As shown in Fig. 3B, cell proliferation was inhibited following BCAR1-KO in H1975 and H1299 cells, and promoted after BCAR1-OE in A549 cells. As shown in Fig. 3C, colony formation was reduced after BCAR1-KO in H1975, and increased after BCAR1-OE in A549 cells. However, there was no difference in this parameter in H1299 cells (data not shown).
Cell proliferation and colony formation of A549-NC and A549-OE cells was inhibited following treatments with NSC-23766 (Fig. 3B,C). As shown in Fig. 3D, cell invasion was remarkably decreased after BCAR1-KO in H1975 and H1299 cells (496.40±45.33 vs. 321.80±56.26, P<0.001 and 359.00±39.84 vs. 143.40±10.64, P<0.0001). Furthermore, both invasion and migration were increased following BCAR1-OE in A549 cells (247.2±12.28 vs. 415.0±15.51, P<0.001 and 69.20±6.64 vs. 109.6±17.14, P<0.01). Finally, BCAR1-promoted invasion and migration was significantly antagonized after treatment with NSC-23766 (Fig. 3E).

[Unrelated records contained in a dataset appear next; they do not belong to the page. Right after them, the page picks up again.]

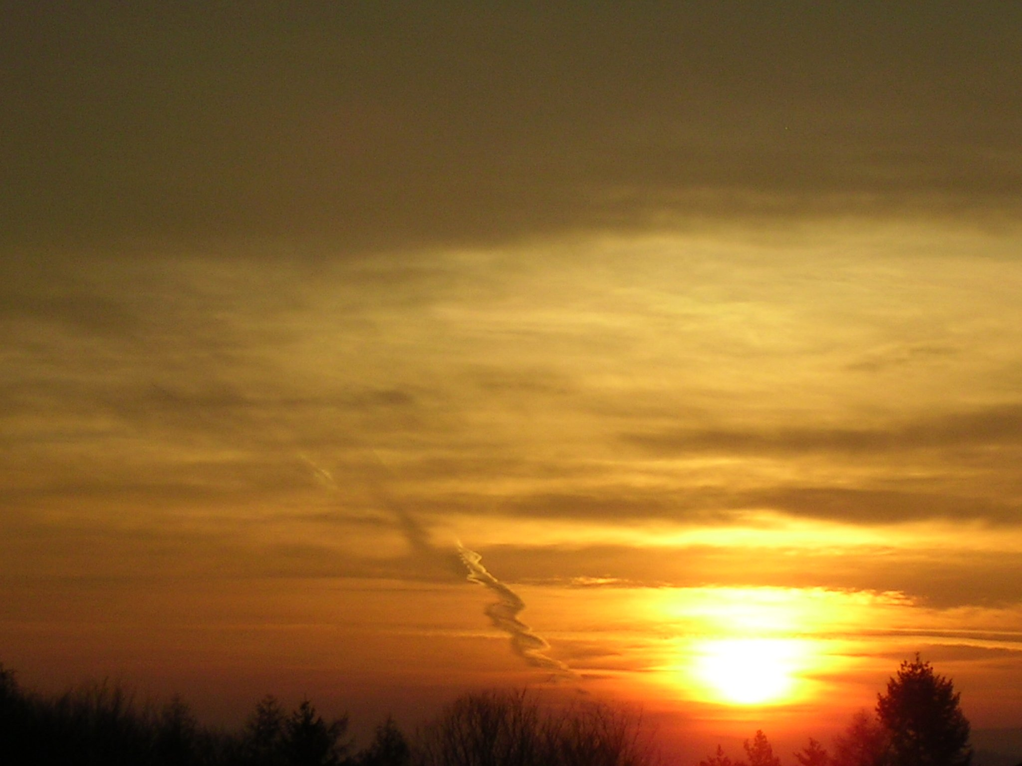 (en) Altostratus and sun rise (de) Rote Wolken beim Sonnenaufgang Aufnahmeort: Bearbeitung: keine
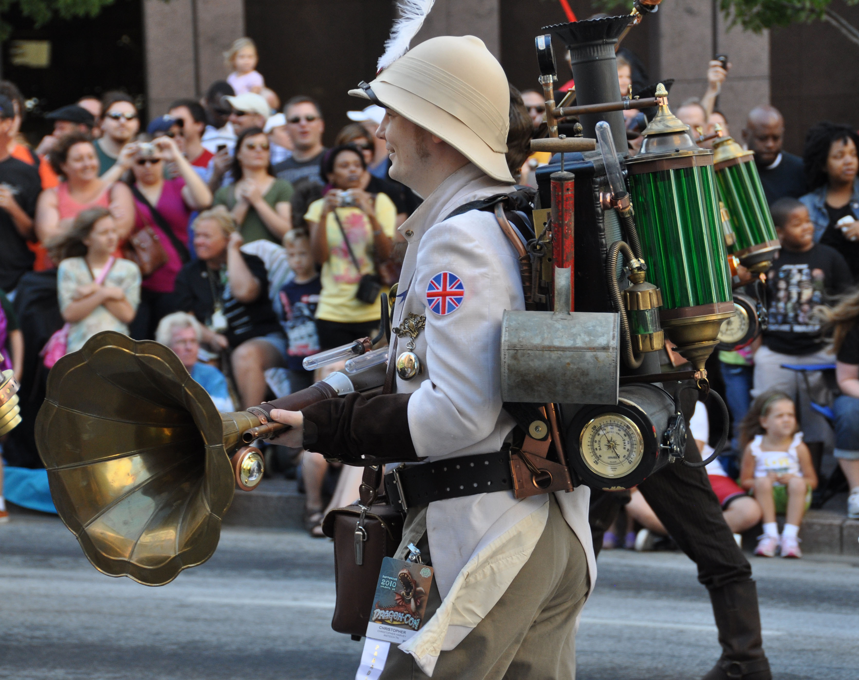 Atlanta Dragon Con Parade 2010
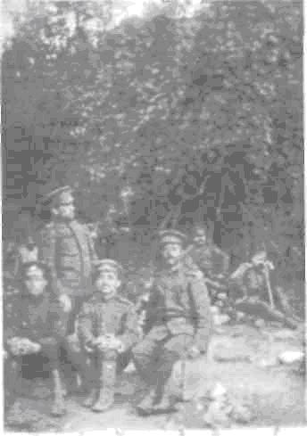 Петър Мартулков и Климент Скопаков.
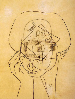 Лайош Вайда, "Голова с домом".
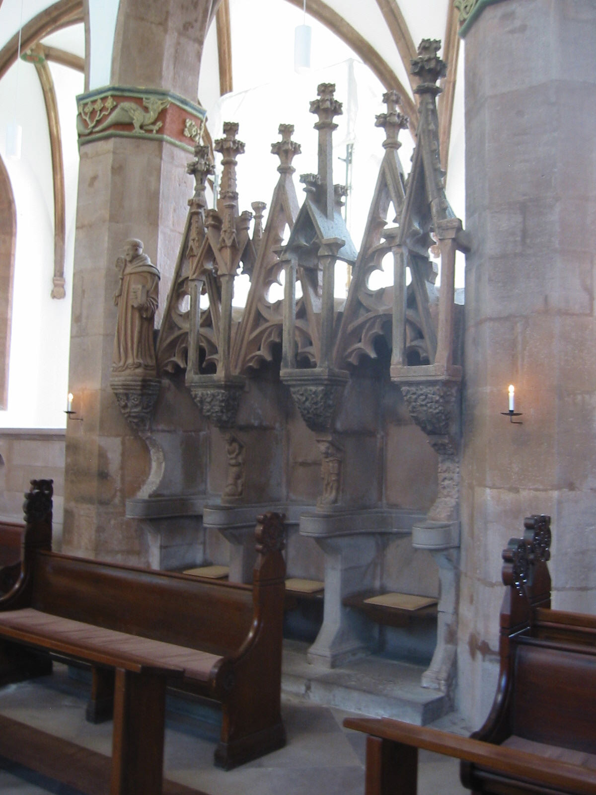 Levitenstuhl Kloster Amgelungsborn, Rotsandstein, späteres 14. Jahrhundert.
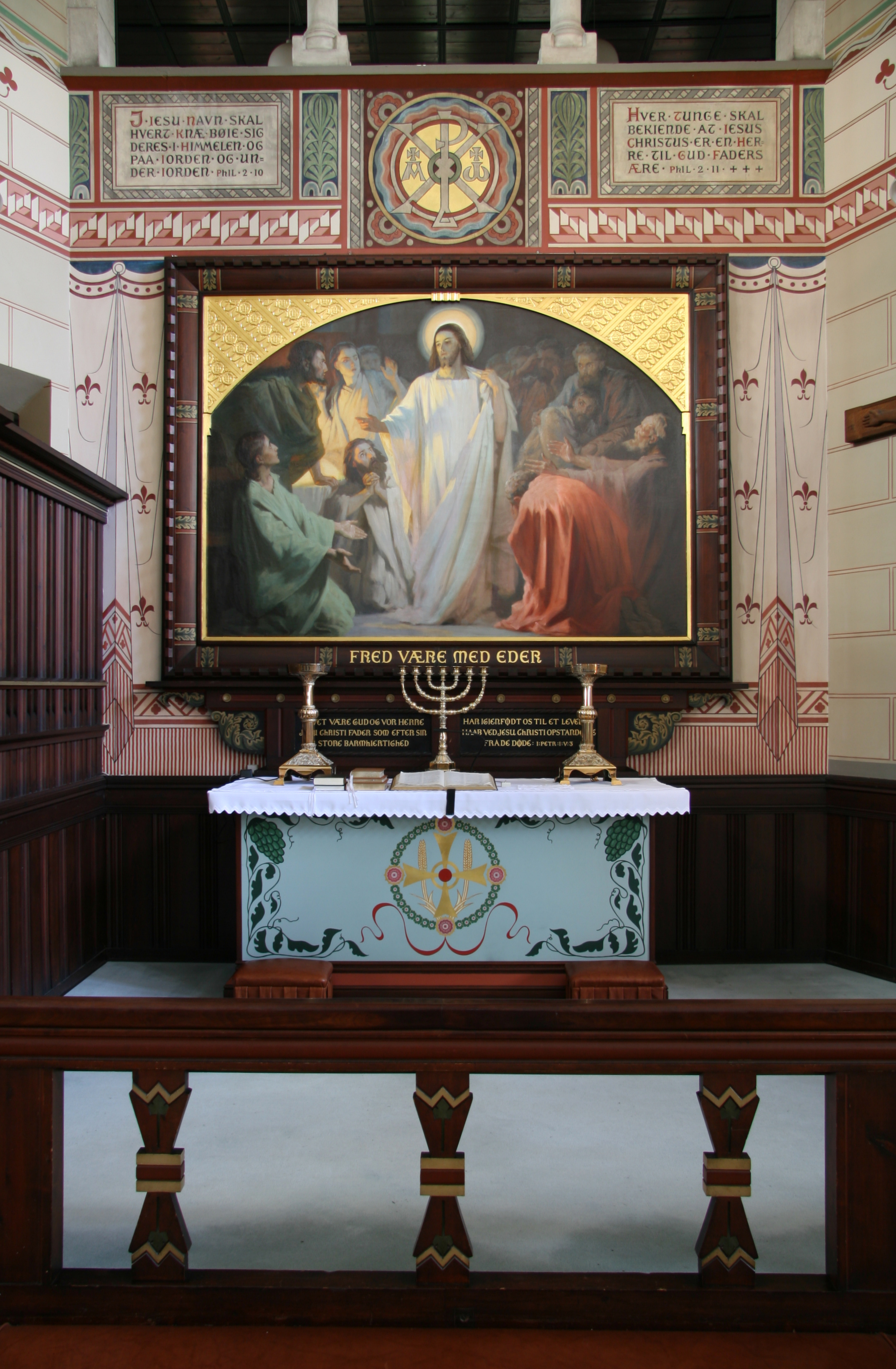 Sankt Lukas Kirke in Copenhagen, Denmark. Altar
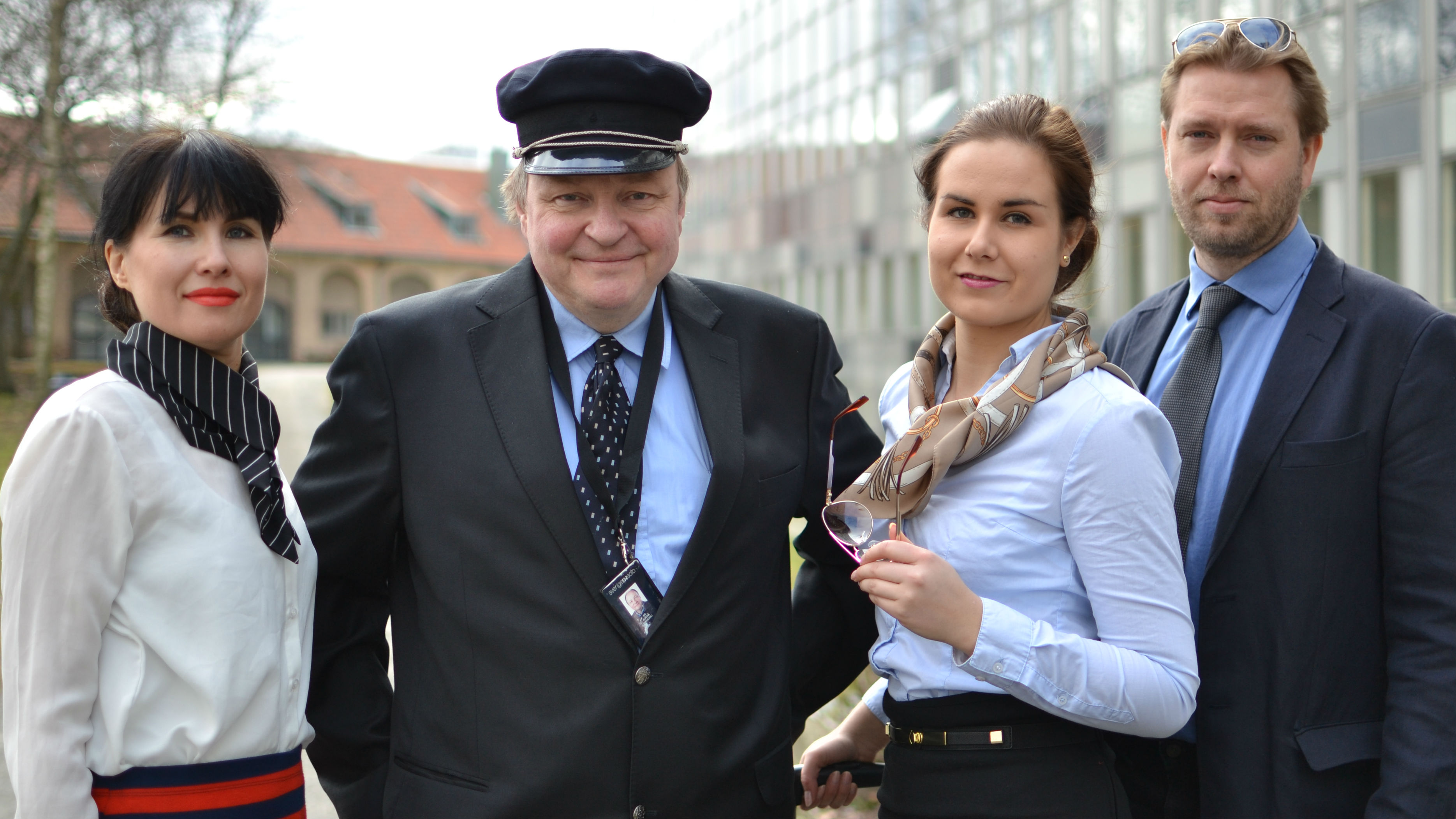 Tuottaja Hanna Lindberg, juontajat Jorma Ikäheimo ja Marika Pietilä sekä tuottaja Taneli Männikkö.

As shown in Fig. 3F, the OD values of surviving cells decreased or increased after BCAR1-KO or BCAR1-OE. Additionally, BCAR1-induced resistance to anoikis was antagonized by NSC-23766 treatment (Fig. 3G).
As shown in Fig. 4A and Table S9, CD274 expression was decreased following BCAR1-KO in H1975 and H1299, as demonstrated by western blotting and q-PCR, and increased following BCAR1-OE in A549, as indicated by q-PCR. However, CD274 expression was decreased in BCAR1-OE A549 cells, as verified by western blotting.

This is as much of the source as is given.